[Opening RECORDED DATA section]

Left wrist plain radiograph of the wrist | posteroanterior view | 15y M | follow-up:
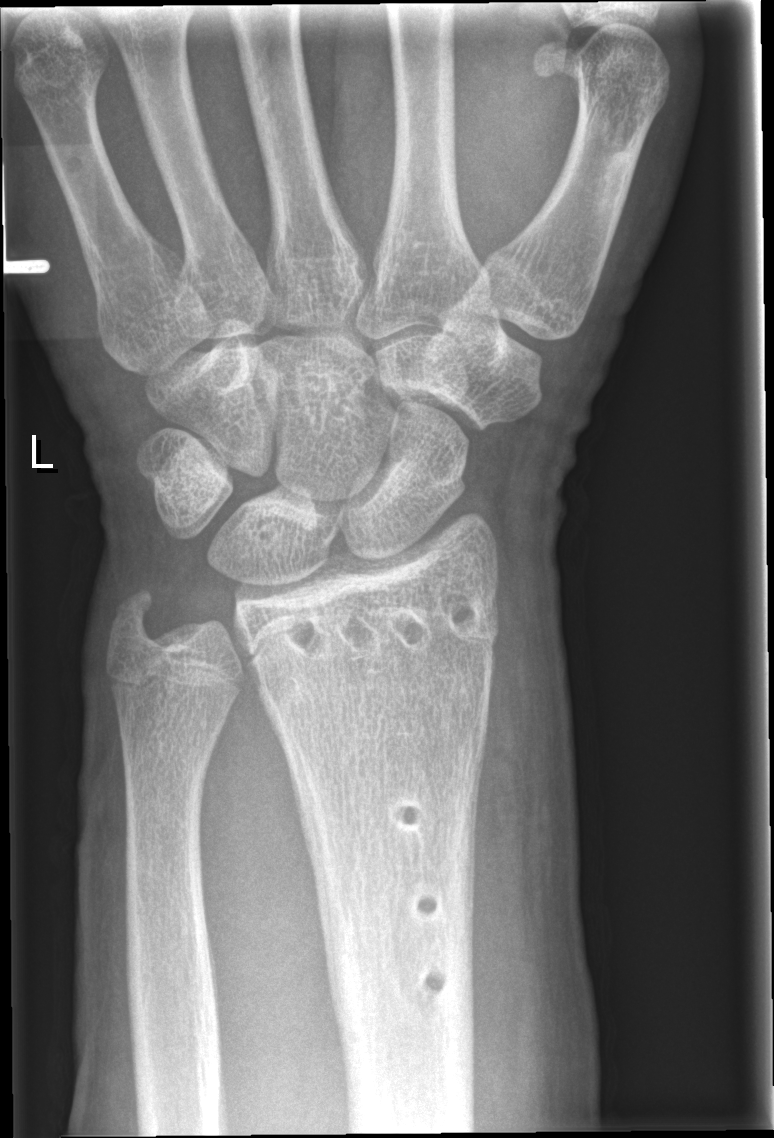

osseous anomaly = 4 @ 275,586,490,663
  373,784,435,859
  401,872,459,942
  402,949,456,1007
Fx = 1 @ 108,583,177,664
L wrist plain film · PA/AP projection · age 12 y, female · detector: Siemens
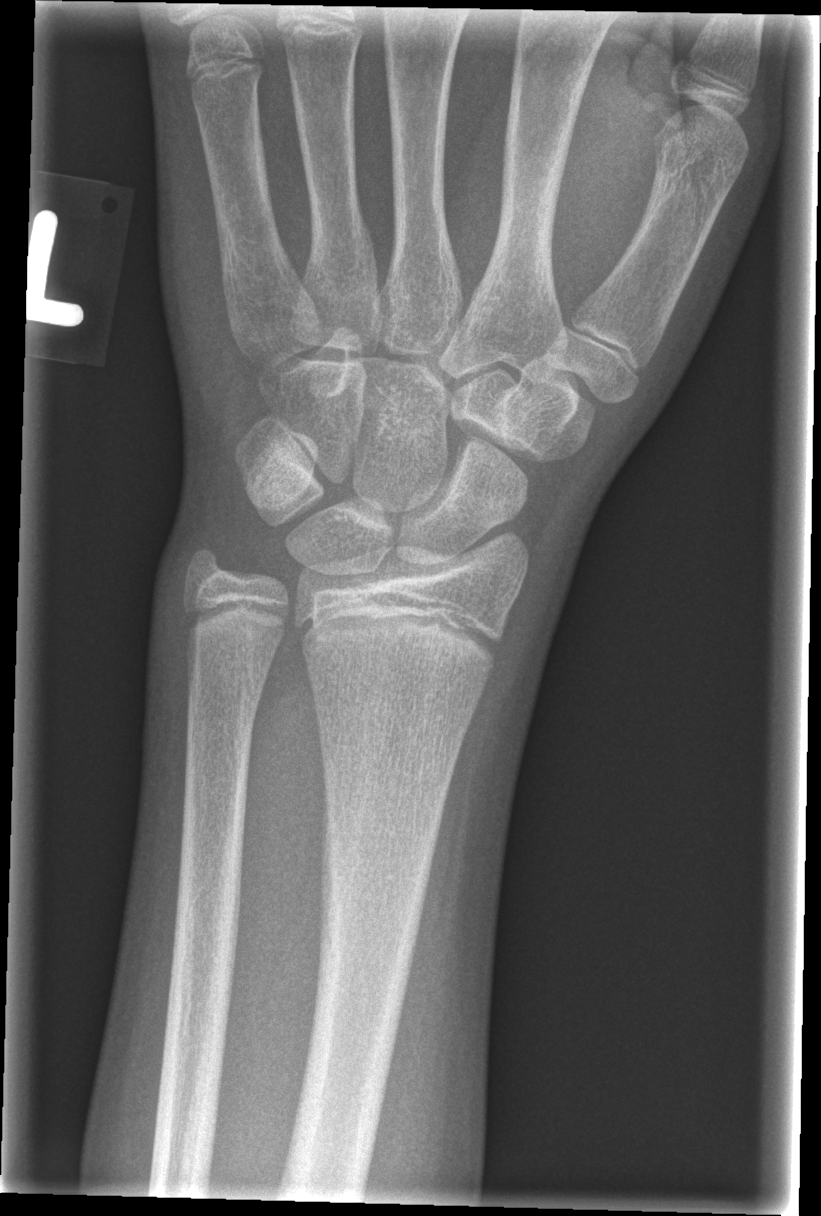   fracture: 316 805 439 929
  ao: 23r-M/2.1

[Closing RECORDED DATA section]

*ASSIGNED TASK*
After locating the line containing "Fx = 1 @ 108,583,177,664" in the entries above, repeat only it and each later line through the end, exactly, without any pictures.

*EXERCISE SOLUTION*
Fx = 1 @ 108,583,177,664
L wrist plain film · PA/AP projection · age 12 y, female · detector: Siemens
   fracture: 316 805 439 929
  ao: 23r-M/2.1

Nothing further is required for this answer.